True, in Crisci and Comunale, the court speaks of an insurer's duty of good faith and fair dealing which can be breached by an unreasonable failure to settle in advance of litigation but in each of those cases the gravamen of the breach was found to be a failure of the insurer, in assessing a compromise, to give the interest of the Insured adequate consideration and in failing to protect the insured against the risk of a recovery which exceeds the policy limits. No such risk faces the plaintiffs here. Their rights, if any, against Canadian are contingent on their proving the liability of Peet and are limited by the amount of the policy.
Nowhere in those cases is there any mention of a duty to the adversary in the litigation between the injured party and the insured to settle the former's claim against the latter.
Whatever rights may inure to the injured party as a third party beneficiary of a contract of liability insurance, they do not include any right to require the insurer to negotiate or settle with him prior to the establishment of the insured's liability. Further, the insured's liability must be established independently and not in an action brought directly against the insurer and the insurer may not be joined in the action against the insured. (Spencer v. State Farm Mut. Auto Ins. Co., supra; Van Der Hoof v. Chambon, 121 Cal.App. 118, 8 P.2d 925.)

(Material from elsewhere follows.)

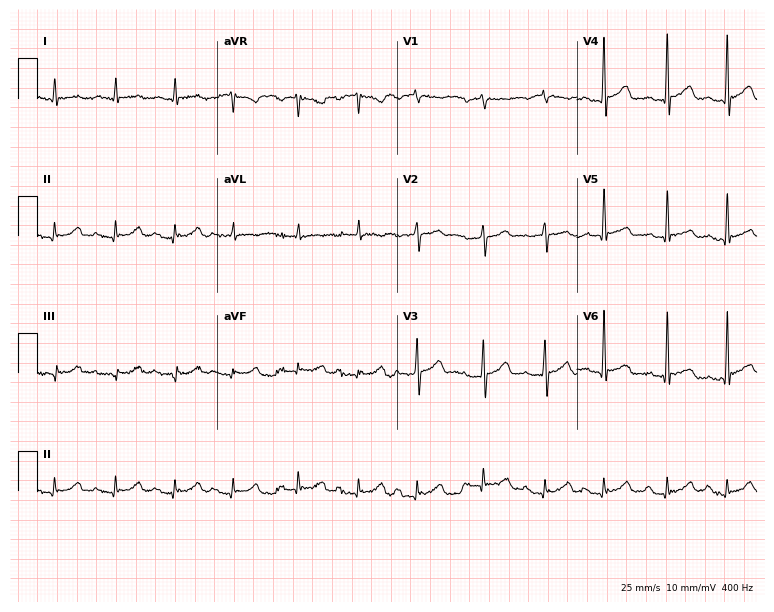
ECG (7.3-second recording at 400 Hz) — a 75-year-old man. Labelled as a normal ECG.

The trial court correctly granted a summary judgment to Hartnett and Canadian and that judgment is affirmed.
1. The policy contained the following: ‘7. Action Against Company—Part 1: No action shall lie against the company unless as a condition precedent thereto, the insured shall have fully complied with all the terms of this policy, nor shall an action lie under the Liability Coverage until the amount of the insured's obligation to pay shall have been finally determined either by judgment against the insured after actual trial or by written agreement of the insured, the claimant and the company.‘Any person or organization or the legal representative thereof who has secured such judgment or written agreement shall thereafter be entitled to recover under this policy to the extent of the insurance afforded by this policy. No person or organization shall have any right under this policy to join the company as a party to any action against the insured to determine the insured's liability, nor shall the company be impleaded by the insured or his legal representative. Bankruptcy or insolvency of the insured or of the insured's estate shall not relieve the company of any of its obligations hereunder.’
COMPTON, Associate Justice.
ROTH, P.J., and FLEMING, J., concur.